After all that chairwork, I could finally focus and read a book. I borrowed David & Goliath by Malcolm Gladwell from an e-library app, Libby. The book explained why being an underdog is not necessarily a disadvantage and provided the perspective shift I needed instead of focusing on my toxic family environment.
For example, many very successful people are dyslexic. Having been an outsider all their lives, they are not afraid to make disagreeable decisions. Going against the grain of common logic became their formulas for success.
Your father can commit suicide and you can suffer from a childhood so unspeakable that you push it to the furthest corners of your memory—and still some good can end up coming from that.
—Malcolm Gladwell, David & Goliath
The book changed how I saw my setbacks. You see, I felt helpless as a child against my toxic family dynamic; I felt that it had ruined me. I thought that if I had the power to change the past, I could undo the damage caused by my dad, who had unbridled power and suppressed the needs of everyone else.

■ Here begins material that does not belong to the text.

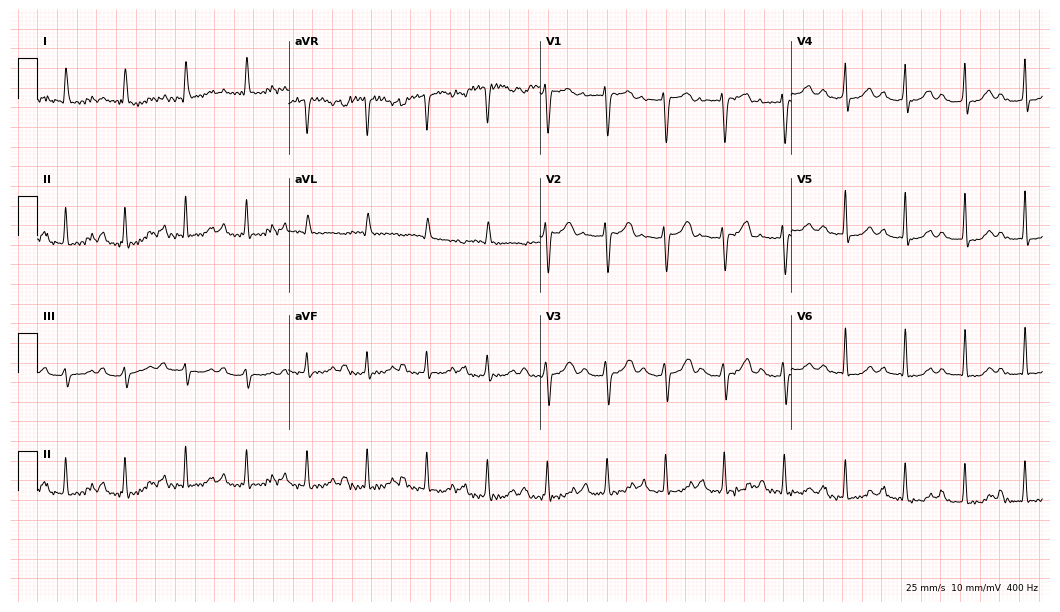
12-lead ECG from a female, 68 years old. Screened for six findings — first-degree AV block, right bundle branch block, left bundle branch block, sinus bradycardia, atrial fibrillation, sinus tachycardia — none is recorded. Findings outside these six are not listed.

But in the book, Gladwell presented many case studies of how power did not create the solution needed, and even led to the undoing of many.
The book raised another example that has great relevance, especially in light of the coronavirus and the ensuing economic fallout.
During World War II, Britain was worried that the Nazis’ bombings would cripple its society. However, the opposite happened. Britain united like never before and its people did not crumble despite the attacks.
“Ever since we came out of the dug-out, I have felt sure nothing would ever hurt us,” wrote a Londoner in his diary.
A Canadian psychiatrist, J. T. Macurdy, studied the survivors and concluded that surviving the bombings made people feel invincible. For those the bomb hit, they mostly died and were unable to spread their fear. But by and large, the survivors were imbued with a big dick energy that made them feel like they could survive anything.
Courage is not something that you already have that makes you brave when the tough times start. Courage is what you earn when you’ve been through the tough times and you discover they aren’t so tough after all.
—Malcolm Gladwell, David & Goliath
Perhaps the years spent coping with my anxiety disorder gave me the courage to survive the trying Circuit Breaker period spent cooped up with a toxic family member. Looking back, those 2 months were extremely tough and I believe that the worst is already over.
Breaking up our routines made us face up to issues we had overlooked due to our busy lives. For example, the pandemic revealed that we needed to treat our foreign workers better.
It also revealed that the idea of a stable family unit, which society places so much emphasis on, is only reserved for the privileged. For many of us, seemingly superficial relationships between co-workers, acquaintances and neighbours, or even transactional ones like therapist-patient relationships, are more indispensable than so-called family ties.
For me and many others, home is not a HDB flat or “spending quality time with family”.
Home is sipping hot coffee at the coffeeshop where the passionate debates of uncles drown out your dark thoughts. For a moment, you forget the perils that lie behind your closed quarters and it helps you get through just one more day.